Despite his afflictions, man wants to be happy, only wants to be happy, and cannot help wanting to be happy. But how shall he go about it? The best thing would be to make himself immortal; but as he cannot do that, he has decided to stop himself thinking about it. 
-- Pascal, Pensees

Death stalks us. We run but, in the end, cannot hide. Death is inevitable. We do anything and everything to not think about it, to not see that it is at the end of every path we take so as to avoid it. And each morning we wake, our avoidance mechanisms are strengthened and emboldened, and death disappears deeper into the mists until, poof, we think it is gone, or at least so far off in the future that we can safely tell ourselves we will think about it, later. Much later.

Solomon said that it was better to be in the house of mourning than in one where there is feasting: it is better to go to a funeral than a wedding. (Ecclesiastes 7.2) How so? Who thinks this way? Isn’t this morose? Isn’t it better to celebrate life than to stare into the abyss of death? “Carpe Diem!” Well, sure, but what if all of our Carpe-ing is actually a seizing of the meaningless?

At funerals we are faced with mortality: my mortality.  Death whispers to me: “Your dead body will also be in a casket or your ashes in an Urn. Your day is coming. Your time here will end.” And herein is why funerals are – or can be – better to attend than weddings, because it is here where we are most prone to asking ourselves,

What is the meaning of life?
Why am I here?
In the end, what really matters?

Of course, the answers to these questions depend upon the answer to The Question, “What is the meaning of death?” After all, if death is meaningless, then so is life. If death is the obliteration of my existence—my self—then tell me what was the point of my being here? Why was I even alive? And how does anything actually “matter”?

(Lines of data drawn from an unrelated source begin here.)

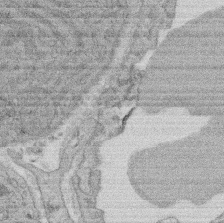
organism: Rat
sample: Salivary granule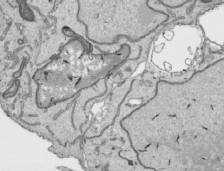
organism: Human
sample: Mitochondria in HCT116 cells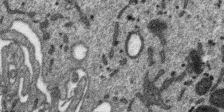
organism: Human
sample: Lung epithelial cells infected with SARS-CoV-2

“Come on, Wilson, our existence is an accident by way of some freaky accidents millions of years ago that came about by accidents out in deep dark ‘space’ that occurred billions of years ago. These accidents set in motion a series of occurrences that led to our having these bodies that wear out after so many years.”

So, life is an accident? Your life, my life, their lives are an accident, and death is simply part of that accident? Then what does that mean about our lives here on earth?

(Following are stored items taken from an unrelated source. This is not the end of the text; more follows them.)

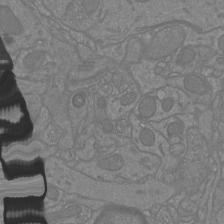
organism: Mouse
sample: Cortical neurons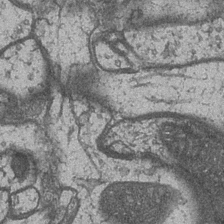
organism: Drosophila
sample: Optic medulla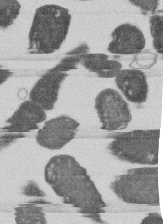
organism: E. coli
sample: Bacterial nucleoid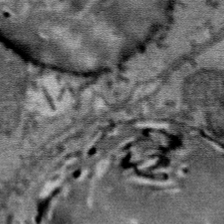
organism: Mouse
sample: Mouse Salivary gland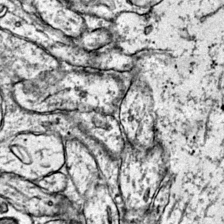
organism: Mouse
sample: Primary visual cortex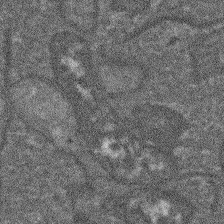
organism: Arabidopsis thaliana
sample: Root tip

Even in asking ourselves serious questions about the meaning of life, we often still seek to avoid death. Think about this: If I never ask questions regarding the meaning of life, I cannot help but have a very shallow existence. However, if I never seek out the answer to the question of the meaning of death, how do I know that my answers to the questions about the meaning of life have any relationship at all to Truth or Reality? 

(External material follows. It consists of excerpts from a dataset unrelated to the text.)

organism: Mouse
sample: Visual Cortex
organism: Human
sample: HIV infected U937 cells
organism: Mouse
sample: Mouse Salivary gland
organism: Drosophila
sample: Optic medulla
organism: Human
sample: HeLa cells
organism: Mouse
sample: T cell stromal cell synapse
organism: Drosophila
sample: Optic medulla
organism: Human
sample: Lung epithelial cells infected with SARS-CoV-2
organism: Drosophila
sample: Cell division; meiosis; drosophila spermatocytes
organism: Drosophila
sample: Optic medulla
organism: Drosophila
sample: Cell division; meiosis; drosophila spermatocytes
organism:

How many of us set about to create meaningful lives, with our meaningful goals and meaningful experiences, without actually sitting before the reality of death and asking ourselves, What does it mean? If it’s meaningless then what’s up with seeking to create a meaningful life? If death is The End, if death is meaningless, then anything we do here on earth is, in the words of Solomon, only so much “vanity and the grasping of wind.”  


Copyright, Monte E Wilson, 2014

Tuesday, January 14, 2014

Wasting Yourself

Reading about Johnny Football hanging out with King James: “"When the opportunity was brought to me, I just told him (Manziel) if he's willing to listen to my advice, I was willing to give it," James said. "I was texting him weekly, before the games and after the games. I didn't know it would lead to us being together with business, but I was happy to help." If he is willing. Just. So.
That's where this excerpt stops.